[Records from a dataset]

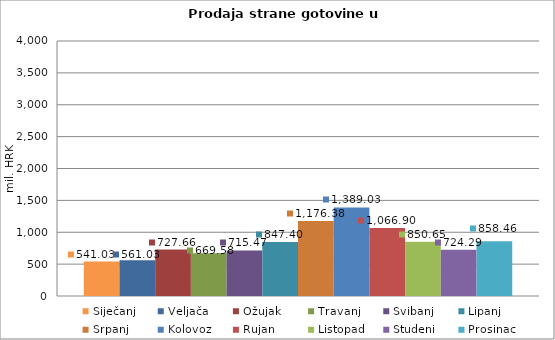
| Category | Siječanj | Veljača | Ožujak | Travanj | Svibanj | Lipanj | Srpanj | Kolovoz | Rujan | Listopad | Studeni | Prosinac |
|---|---|---|---|---|---|---|---|---|---|---|---|---|
| 0 | 541.03 | 561.029 | 727.659 | 669.578 | 715.469 | 847.399 | 1176.379 | 1389.033 | 1066.902 | 850.649 | 724.287 | 858.464 |
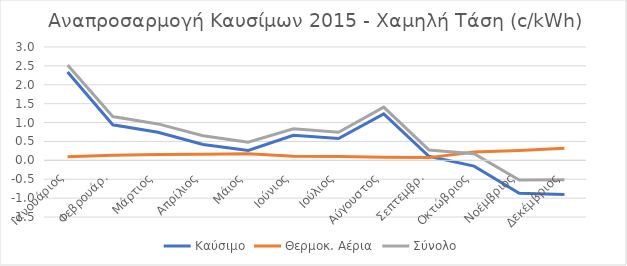
| Category | Καύσιμο | Θερμοκ. Αέρια | Σύνολο |
|---|---|---|---|
| Ιανουάριος | 2.34 | 0.098 | 2.522 |
| Φεβρουάρ. | 0.94 | 0.137 | 1.158 |
| Μάρτιος | 0.741 | 0.156 | 0.964 |
| Απρίλιος | 0.419 | 0.16 | 0.651 |
| Μάιος | 0.262 | 0.174 | 0.481 |
| Ιούνιος | 0.665 | 0.11 | 0.835 |
| Ιούλιος | 0.576 | 0.101 | 0.745 |
| Αύγουστος | 1.23 | 0.08 | 1.41 |
| Σεπτεμβρ. | 0.107 | 0.072 | 0.275 |
| Οκτώβριος | -0.154 | 0.218 | 0.175 |
| Νοέμβριος | -0.873 | 0.263 | -0.523 |
| Δεκέμβριος | -0.907 | 0.318 | -0.514 |
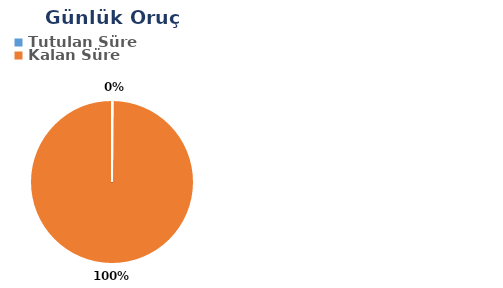
| Category | Günlük |
|---|---|
| Tutulan Süre | -0.001 |
| Kalan Süre | 0.575 |
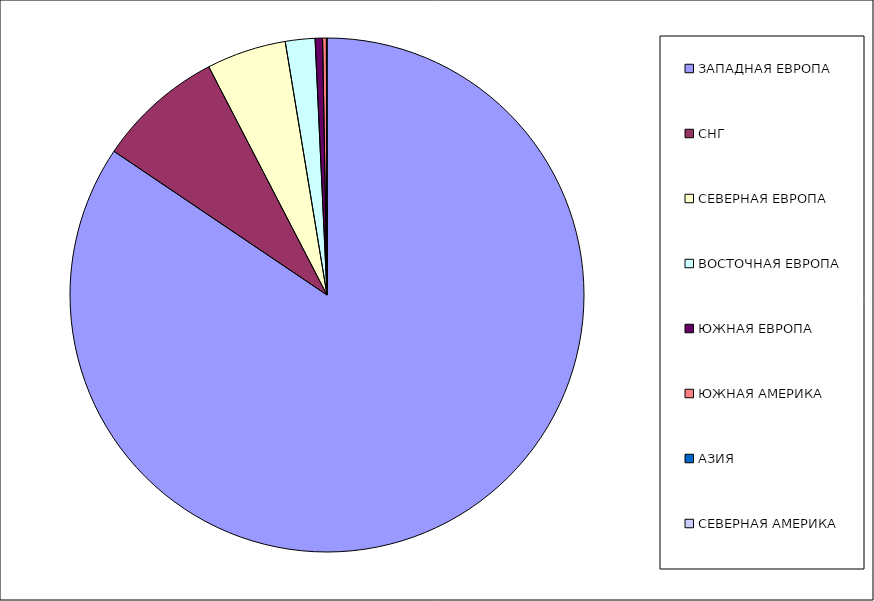
| Category | Оборот |
|---|---|
| ЗАПАДНАЯ ЕВРОПА | 0.844 |
| СНГ | 0.079 |
| СЕВЕРНАЯ ЕВРОПА | 0.05 |
| ВОСТОЧНАЯ ЕВРОПА | 0.019 |
| ЮЖНАЯ ЕВРОПА | 0.005 |
| ЮЖНАЯ АМЕРИКА | 0.002 |
| АЗИЯ | 0 |
| СЕВЕРНАЯ АМЕРИКА | 0 |
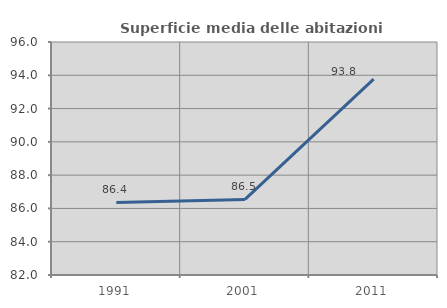
| Category | Superficie media delle abitazioni occupate |
|---|---|
| 1991.0 | 86.363 |
| 2001.0 | 86.544 |
| 2011.0 | 93.773 |

**PROBLEM**
Go over the entries above and tally the lines holding "АМЕРИКА"; please answer with the number alone.

**ANSWER BELOW**
2